Ça, c'est le bonheur... pour un producteur. Ce sont des films qui ne coûtent rien et qui rapportent je ne sais combien de fois leur mise. Sauf qu'artistiquement, la plupart tiennent de la rigolade. Le vertige quand on compare Paranormal Activity 2 aux grandes oeuvres sur les maisons hantées ! L'un des seuls qui arrive à mener sa barque encore dans un esprit old school, même si je n'aime pas tout dans ses films, c'est James Wan. Quand il fait Insidious, il perpétue une sorte de tradition du train fantôme, pour moins de deux millions de dollars.
Les longs et courts-métrages de genre français ont certaines problématiques similaires. Ils sont obligés d'avoir des structures de huisclos à cause des petits budgets. C'est un très bon exercice, mais aussi un ghetto. Cela marche bien pour le court, moins dès que tu passes au long. Tu prends Livide et La Horde, sans aucun jugement de valeur artistique, tu réalises que l'action se passe en intérieur la majorité du temps.
Je n’ai pas de solution magique mais il n'y a rien d'impossible. Regarde la grandeur du cinéma italien : un mec a voulu faire un western en Italie, les autres se sont marrés : "Le western est américain !". Et le mec qui a fait son western, il s'appelait Serge Leone. Encore une fois, on parle du Messie, du mec qui va tout changer, mais je n'y crois pas. Leone était issu d’un système. Et pourtant, les réalisateurs talentueux dans l'Hexagone, il y en a ! Et des scénaristes talentueux aussi, des techniciens d'effets spéciaux talentueux, des acteurs talentueux, etc. Le tout est de savoir, au XXIème siècle, si on veut faire des films qui percutent ou continuer de ronronner.
Est-ce qu'on peut être bons comme les Italiens l'ont été à un moment ? On aurait un style. Livide peut être critiqué, mais on ne peut pas nier à quel point l'oeuvre est atypique, a une identité française. Bon sang, il faut sortir de ce cercle vicieux. Au moins certains vont de l'avant comme Metaluna Productions. Reste à savoir si tous les efforts seront ad vitam æternam des films-prototypes.

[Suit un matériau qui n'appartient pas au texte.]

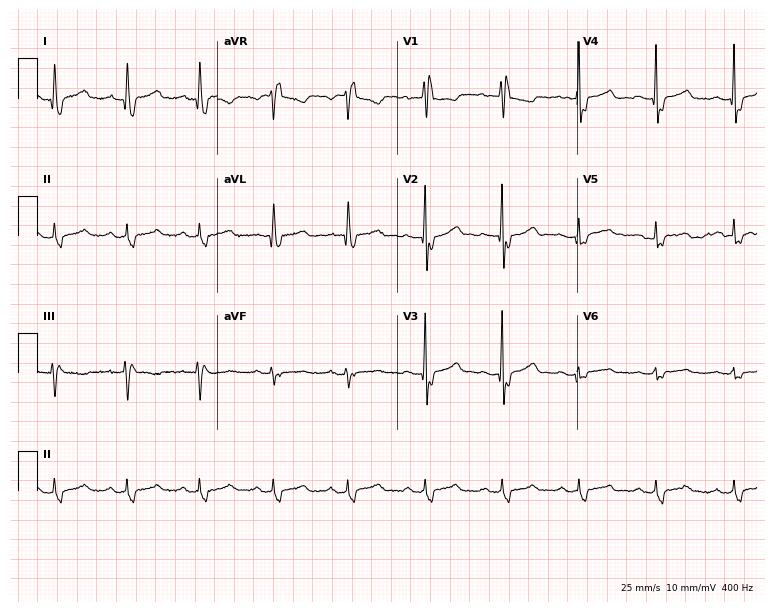
Standard 12-lead ECG recorded from a man, 51 years old (7.3-second recording at 400 Hz). The tracing shows right bundle branch block (RBBB).

Ou des déclencheurs.
Revenons à Dieu Reconnaîtra Les Siens et le crowdfunding...
Le crowdfunding est un test. Une sélection naturelle. On a tendance à oublier le fait qu'il y a un temps limite. Cela valide ou sanctionne ton projet avant le premier tour de manivelle. Si au bout des trois quarts du temps défini, tu n'as pas réuni assez d'argent, tu sais que c'est mort.
Une fois atteint notre but financier, la pression était encore plus forte sur l'équipe. Nous étions responsables de la confiance qui nous était accordée, peut-être même plus que de l'argent qu'on nous a donné. Limite un travail d'artisan avec un contrat de confiance. Quelqu'un débourse pour voir la chaise terminée et il faut lui montrer la chaise ! J'ai lu qu'il y avait eu des couacs aux USA, mais je reste persuadé que dans l'ensemble, le principe est vertueux. En tout cas bien plus sain que dans certains milieux où il y a de l'argent qui circule sans qu'on sache où il va et d’où il vient.
Peut-on vivre en étant scénariste en France ?
Pas comme scénariste de court-métrage ! Dans l'idéal, il faut bosser pour la télé pour en vivre, alors je ne vais pas te faire un dessin...Donc je diversifie mes activités, je place des cannes à pêche. En ce moment je suis sur un scénario de bandes dessinées. Le but ultime est de raconter une histoire, qu'importe le média. Dans la BD, il y a des possibilités et une rapidité appréciables. Plutôt libérateur. Je n’en deviendrais pas riche pour autant, mais bon... En attendant de manger autre chose que des pâtes, qu’est-ce que je fais ? Comme tous les autres, on continue et on verra bien. Le court fait sa vie dans les festivals. Après des masses de galères, des années de tâtonnements, des portes s'ouvrent, des opportunités apparaissent. Ouais, on verra.
Dans cette optique, de brouillon de court-métrage, L'Heure Des Ruines est devenu un scénario de long-métrage. J'ai bon espoir que le script soit bouclé cette année.